TASK STATEMENT: Read the records and gather each line that includes "cells".

- Opening Delimiter -

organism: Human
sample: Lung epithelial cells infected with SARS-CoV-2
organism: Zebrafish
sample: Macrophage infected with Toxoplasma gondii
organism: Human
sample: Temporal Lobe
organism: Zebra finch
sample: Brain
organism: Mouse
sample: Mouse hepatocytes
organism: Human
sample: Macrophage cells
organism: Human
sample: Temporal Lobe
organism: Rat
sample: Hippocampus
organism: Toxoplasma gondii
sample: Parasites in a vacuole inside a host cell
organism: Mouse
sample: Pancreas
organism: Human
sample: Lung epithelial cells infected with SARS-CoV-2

- Closing Delimiter -
- Opening Delimiter -

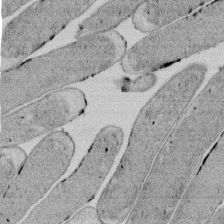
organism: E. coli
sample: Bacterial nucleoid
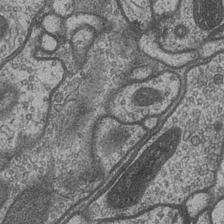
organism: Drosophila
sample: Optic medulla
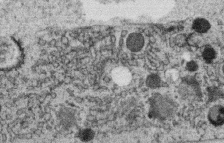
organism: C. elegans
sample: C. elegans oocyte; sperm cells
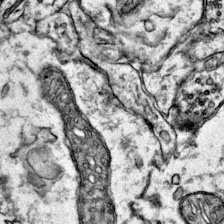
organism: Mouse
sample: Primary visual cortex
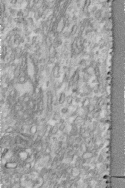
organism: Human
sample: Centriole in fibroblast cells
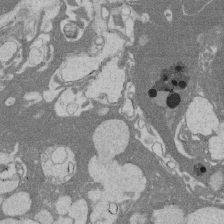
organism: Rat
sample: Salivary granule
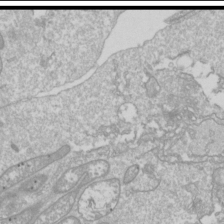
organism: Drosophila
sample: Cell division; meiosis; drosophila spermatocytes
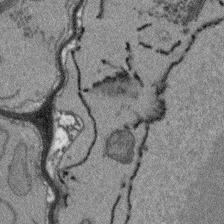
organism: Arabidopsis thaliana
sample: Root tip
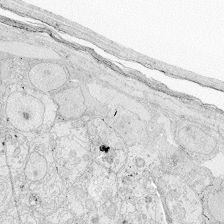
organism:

- Closing Delimiter -

ANSWER SECTION:
sample: Lung epithelial cells infected with SARS-CoV-2
sample: Macrophage cells
sample: Lung epithelial cells infected with SARS-CoV-2
sample: C. elegans oocyte; sperm cells
sample: Centriole in fibroblast cells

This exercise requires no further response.